◆ WHAT TO PRODUCE: Extract the full listing verbatim and drop any pictures from your copy.

◆ TASK INPUTS:

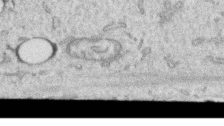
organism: Human
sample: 1205lu cells
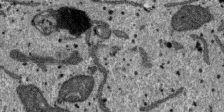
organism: Human
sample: Lung epithelial cells, uninfected (mock) control
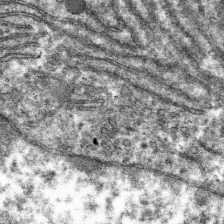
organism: Mouse
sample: Mouse hepatocytes
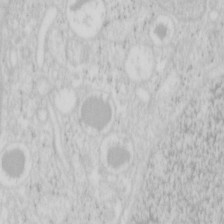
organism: Mouse
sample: Pancreas
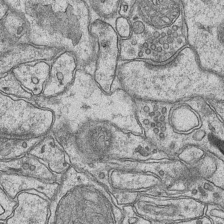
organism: Mouse
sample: CA1 Hippocampus
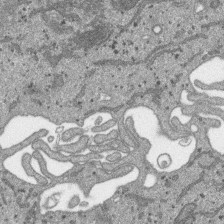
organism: Human
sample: Lung epithelial cells infected with SARS-CoV-2
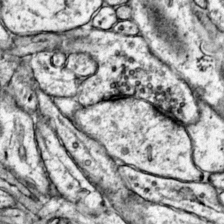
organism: Mouse
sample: Primary visual cortex
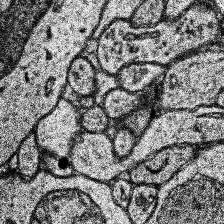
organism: Human
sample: Temporal Lobe
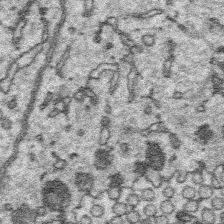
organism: Platynereis dumerilii
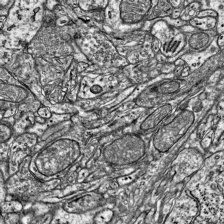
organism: Mouse
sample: Visual Cortex
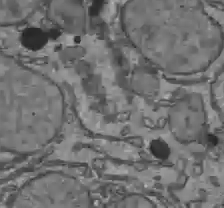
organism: C57BL Mouse
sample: Liver
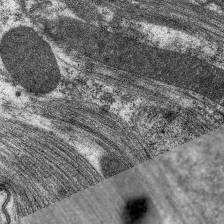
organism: C. elegans
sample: Pharynx
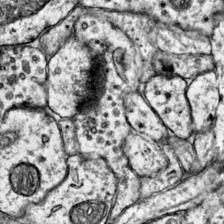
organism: Mouse
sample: Primary visual cortex
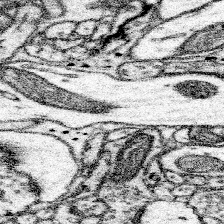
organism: Mouse
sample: Somatosensory cortex neuropil
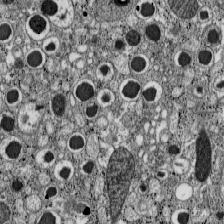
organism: C57BL Mouse
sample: Pancreatic islet
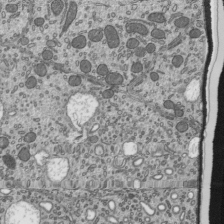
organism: Mouse
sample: Mouse epididymis efferent ductule cilia
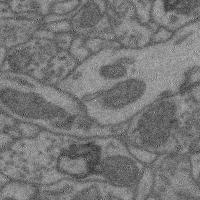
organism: Mouse
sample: Cerebral cortex
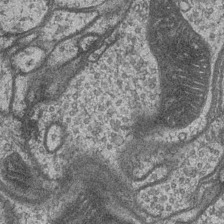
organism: Drosophila
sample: Optic medulla
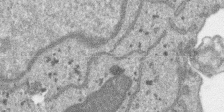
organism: Human
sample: Lung epithelial cells infected with SARS-CoV-2
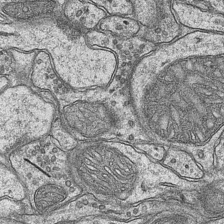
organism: Mouse
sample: CA1 Hippocampus
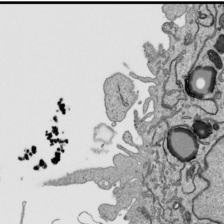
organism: Human
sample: Mitochondria in HCT116 cells
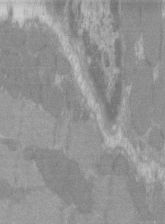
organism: C57BL Mouse
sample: Tibialis anterior muscle cell
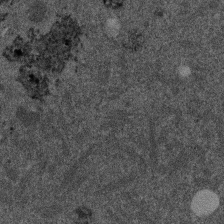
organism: Mouse
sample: Dividing mouse embryo 1 cell stage
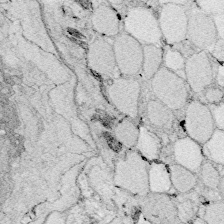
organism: Zebrafish
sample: Whole-Brain
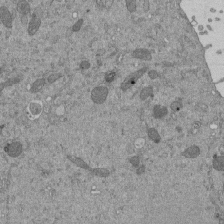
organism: Mouse
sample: ED-1 cell nuclei; centrioles
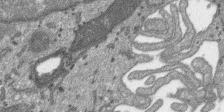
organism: Human
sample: Lung epithelial cells infected with SARS-CoV-2
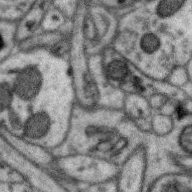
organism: Zebra finch
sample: Brain
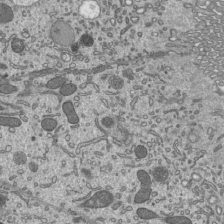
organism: Mouse
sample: Mouse epididymis efferent ductule cilia
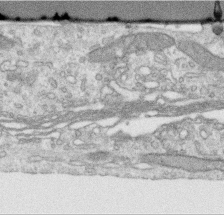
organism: Human
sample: Centriole in RPE cells
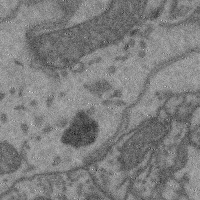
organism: Mouse
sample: Cerebral cortex
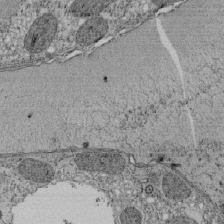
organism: Tetrahymena
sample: Cilia in tetrahymena
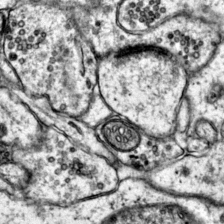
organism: Mouse
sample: Primary visual cortex
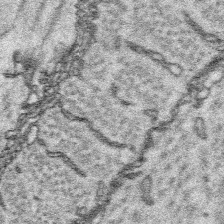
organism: Platynereis dumerilii
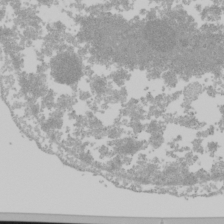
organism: Mouse
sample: Cancer cell death in ED-1 cells
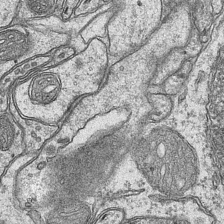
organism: Mouse
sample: CA1 Hippocampus
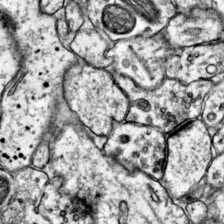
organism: Mouse
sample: Primary visual cortex
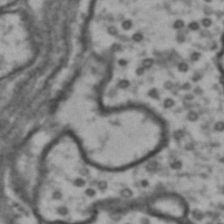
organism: Drosophila
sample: Brain
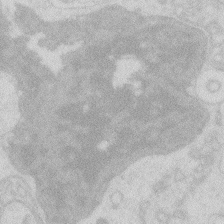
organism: Zebrafish
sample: Macrophage
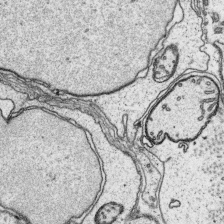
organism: Platynereis dumerilii
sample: Parapodia
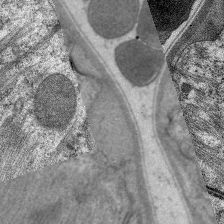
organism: C. elegans
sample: Pharynx
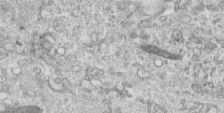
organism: Human
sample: Centriole in RPE cells
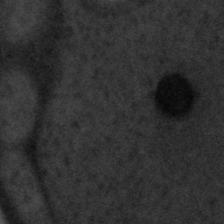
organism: Tuwongella immobilis
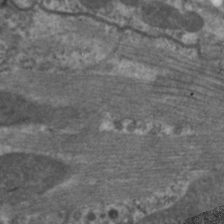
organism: C. elegans
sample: Pharynx
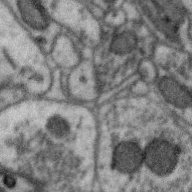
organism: Zebra finch
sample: Brain
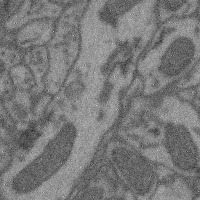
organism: Mouse
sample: Cerebral cortex
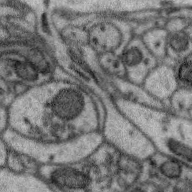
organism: Zebra finch
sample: Brain
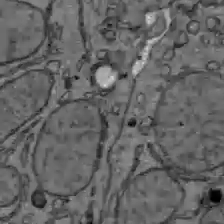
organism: C57BL Mouse
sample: Liver
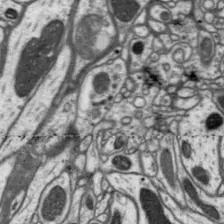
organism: Drosophila
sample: Protocerebral bridge
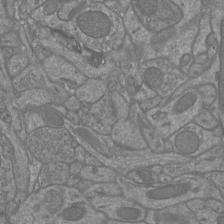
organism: Mouse
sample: Cortical neurons
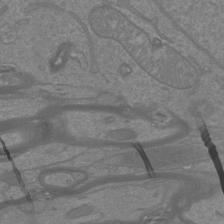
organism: Mouse
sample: Cortical neurons
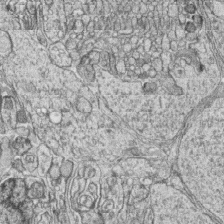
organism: Zebrafish
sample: synaptic ribbons in rod cells and cone cells
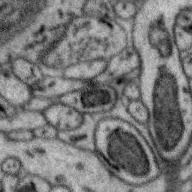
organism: Zebra finch
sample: Brain
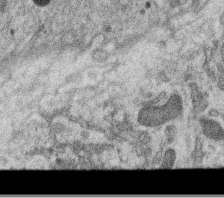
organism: C. elegans
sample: C. elegans oocyte; sperm cells
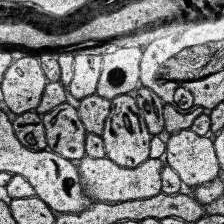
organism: Human
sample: Temporal Lobe
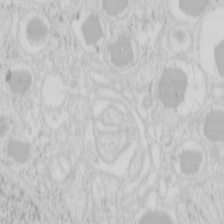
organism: Mouse
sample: Pancreas
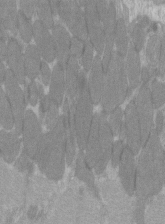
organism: C57BL Mouse
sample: Tibialis anterior muscle cell
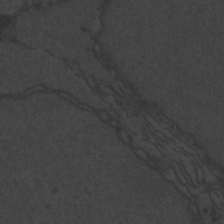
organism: Zebrafish
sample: Macrophage infected with Toxoplasma gondii
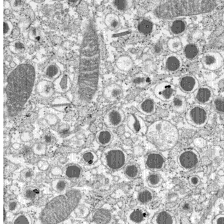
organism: C57BL Mouse
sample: Pancreatic islet
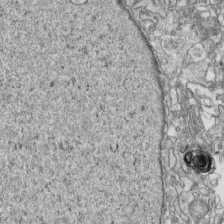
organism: Human
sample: CRL-1474
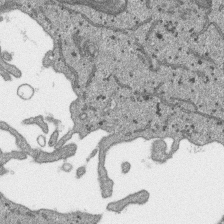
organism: Human
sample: Lung epithelial cells infected with SARS-CoV-2
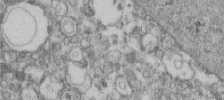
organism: Human
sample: Centriole in fibroblast cells
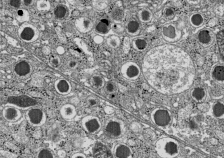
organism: C57BL Mouse
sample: Pancreatic islet
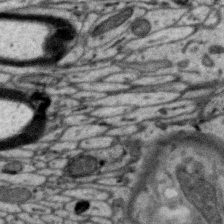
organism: Zebra finch
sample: Brain
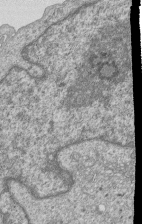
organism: Human
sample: MDA-MB-231 cells

◆ TASK OUTPUT:
organism: Human
sample: 1205lu cells
organism: Human
sample: Lung epithelial cells, uninfected (mock) control
organism: Mouse
sample: Mouse hepatocytes
organism: Mouse
sample: Pancreas
organism: Mouse
sample: CA1 Hippocampus
organism: Human
sample: Lung epithelial cells infected with SARS-CoV-2
organism: Mouse
sample: Primary visual cortex
organism: Human
sample: Temporal Lobe
organism: Platynereis dumerilii
organism: Mouse
sample: Visual Cortex
organism: C57BL Mouse
sample: Liver
organism: C. elegans
sample: Pharynx
organism: Mouse
sample: Primary visual cortex
organism: Mouse
sample: Somatosensory cortex neuropil
organism: C57BL Mouse
sample: Pancreatic islet
organism: Mouse
sample: Mouse epididymis efferent ductule cilia
organism: Mouse
sample: Cerebral cortex
organism: Drosophila
sample: Optic medulla
organism: Human
sample: Lung epithelial cells infected with SARS-CoV-2
organism: Mouse
sample: CA1 Hippocampus
organism: Human
sample: Mitochondria in HCT116 cells
organism: C57BL Mouse
sample: Tibialis anterior muscle cell
organism: Mouse
sample: Dividing mouse embryo 1 cell stage
organism: Zebrafish
sample: Whole-Brain
organism: Mouse
sample: ED-1 cell nuclei; centrioles
organism: Human
sample: Lung epithelial cells infected with SARS-CoV-2
organism: Zebra finch
sample: Brain
organism: Mouse
sample: Mouse epididymis efferent ductule cilia
organism: Human
sample: Centriole in RPE cells
organism: Mouse
sample: Cerebral cortex
organism: Tetrahymena
sample: Cilia in tetrahymena
organism: Mouse
sample: Primary visual cortex
organism: Platynereis dumerilii
organism: Mouse
sample: Cancer cell death in ED-1 cells
organism: Mouse
sample: CA1 Hippocampus
organism: Mouse
sample: Primary visual cortex
organism: Drosophila
sample: Brain
organism: Zebrafish
sample: Macrophage
organism: Platynereis dumerilii
sample: Parapodia
organism: C. elegans
sample: Pharynx
organism: Human
sample: Centriole in RPE cells
organism: Tuwongella immobilis
organism: C. elegans
sample: Pharynx
organism: Zebra finch
sample: Brain
organism: Mouse
sample: Cerebral cortex
organism: Zebra finch
sample: Brain
organism: C57BL Mouse
sample: Liver
organism: Drosophila
sample: Protocerebral bridge
organism: Mouse
sample: Cortical neurons
organism: Mouse
sample: Cortical neurons
organism: Zebrafish
sample: synaptic ribbons in rod cells and cone cells
organism: Zebra finch
sample: Brain
organism: C. elegans
sample: C. elegans oocyte; sperm cells
organism: Human
sample: Temporal Lobe
organism: Mouse
sample: Pancreas
organism: C57BL Mouse
sample: Tibialis anterior muscle cell
organism: Zebrafish
sample: Macrophage infected with Toxoplasma gondii
organism: C57BL Mouse
sample: Pancreatic islet
organism: Human
sample: CRL-1474
organism: Human
sample: Lung epithelial cells infected with SARS-CoV-2
organism: Human
sample: Centriole in fibroblast cells
organism: C57BL Mouse
sample: Pancreatic islet
organism: Zebra finch
sample: Brain
organism: Human
sample: MDA-MB-231 cells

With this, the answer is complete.